94      Inoltre, i principi che governano il diritto all’informazione devono essere conciliati con i requisiti di riservatezza, e in particolare con l’obbligo delle istituzioni di rispettare il segreto commerciale (v., in tal senso, sentenze del 20 marzo 1985, Timex/Consiglio e Commissione, 264/82, Racc., EU:C:1985:119, punto 24; del 18 dicembre 1997, Ajinomoto e NutraSweet/Consiglio, T‑159/94 e T‑160/94, Racc., EU:T:1997:209, punto 75, e dell’11 luglio 2013, Hangzhou Duralamp Electronics/Consiglio, T‑459/07, EU:T:2013:369, punto 115). A tal riguardo, l’obbligo delle istituzioni di assicurare il trattamento riservato di un’informazione la cui divulgazione danneggerebbe gravemente l’impresa che l’ha fornita non può privare le altre parti interessate, e in particolare gli esportatori, delle garanzie procedurali previste dal regolamento di base né privare del loro contenuto i diritti loro riconosciuti in virtù delle stesse disposizioni (v., in tal senso, sentenze Timex/Consiglio e Commissione, cit., EU:C:1985:119, punto 29, e dell’8 novembre 2011, Zhejiang Harmonic Hardware Products/Consiglio, T‑274/07, EU:T:2011:639, punto 59).

95       Inoltre, nell’ambito delle inchieste antidumping, spetta alle istituzioni vigilare sul rispetto del principio di buona amministrazione sancito dall’articolo 41, paragrafi 1 e 2, della Carta dei diritti fondamentali dell’Unione europea, in forza del quale ogni persona ha diritto a che le questioni che la riguardano siano trattate in modo imparziale ed equo ed entro un termine ragionevole dalle istituzioni, organi e organismi dell’Unione. Il diritto ad una buona amministrazione comporta, segnatamente, in virtù dell’articolo 41, paragrafo 2, lettera a), della Carta dei diritti fondamentali, il diritto di ogni persona di essere ascoltata prima che nei suoi confronti venga adottato un provvedimento individuale che le rechi pregiudizio (v., in tal senso e per analogia, sentenza del 20 maggio 2015, Yuanping Changyuan Chemicals/Consiglio, T‑310/12, EU:T:2015:295, punto 224).

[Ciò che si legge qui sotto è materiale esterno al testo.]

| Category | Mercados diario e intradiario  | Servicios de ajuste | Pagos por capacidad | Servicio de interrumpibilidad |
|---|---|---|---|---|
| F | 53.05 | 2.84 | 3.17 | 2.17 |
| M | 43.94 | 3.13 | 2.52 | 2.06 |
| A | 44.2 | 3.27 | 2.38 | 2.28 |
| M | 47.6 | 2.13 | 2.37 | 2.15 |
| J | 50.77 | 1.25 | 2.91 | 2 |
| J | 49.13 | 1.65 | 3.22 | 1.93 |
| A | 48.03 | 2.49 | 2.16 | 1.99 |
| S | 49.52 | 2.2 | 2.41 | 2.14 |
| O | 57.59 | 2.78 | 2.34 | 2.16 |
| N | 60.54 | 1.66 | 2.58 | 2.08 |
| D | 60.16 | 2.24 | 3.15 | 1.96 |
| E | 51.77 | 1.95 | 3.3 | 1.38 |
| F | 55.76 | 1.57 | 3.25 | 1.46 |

96      Infine, occorre ricordare che tali principi vengono attuati nel regolamento di base tramite un sistema completo di garanzie procedurali intese, da un lato, a consentire alle parti interessate di difendere utilmente i loro interessi e, dall’altro, a preservare, quando è necessario, la riservatezza delle informazioni utilizzate nel corso dell’inchiesta antidumping, nonché tramite regole che consentono di conciliare queste due esigenze.

97      In primo luogo, l’articolo 6, paragrafo 7, e l’articolo 20 del regolamento di base, i quali corrispondono, in sostanza, alle rispettive disposizioni di cui all’articolo 6.4 e all’articolo 6.9 dell’accordo antidumping, mirano a definire le garanzie procedurali che assicurano il diritto all’informazione delle parti interessate.

98      Da un lato, l’articolo 6, paragrafo 7, del regolamento di base prevede che le parti interessate che ne facciano richiesta per iscritto possono prendere conoscenza di tutte le informazioni fornite dalle parti interessate all’inchiesta, tranne i documenti interni preparati dalle autorità dell’Unione o degli Stati membri, purché tali informazioni siano pertinenti per la tutela dei loro interessi, non siano riservate e siano utilizzate nell’inchiesta.

99      Dall’altro, l’articolo 20 del regolamento di base prevede due fasi nel corso del procedimento d’inchiesta, durante le quali le parti interessate possono ricevere informazioni specifiche sui principali fatti e considerazioni su cui le misure antidumping possono essere fondate. In tal senso, da un lato, a norma del paragrafo 1 di tale articolo, tali parti possono chiedere di essere informate degli elementi specifici dei principali fatti e considerazioni in base ai quali sono state istituite le misure provvisorie successivamente all’istituzione di tali misure. Dall’altro, ai sensi dei paragrafi 2 e 4 di tale articolo, nella loro versione applicabile ai fatti di cui al caso in esame, tali parti hanno il diritto di essere informate dei principali fatti e considerazioni idonee a fondare la decisione finale prima dell’adozione di tale decisione o la trasmissione di una proposta della Commissione a tal riguardo.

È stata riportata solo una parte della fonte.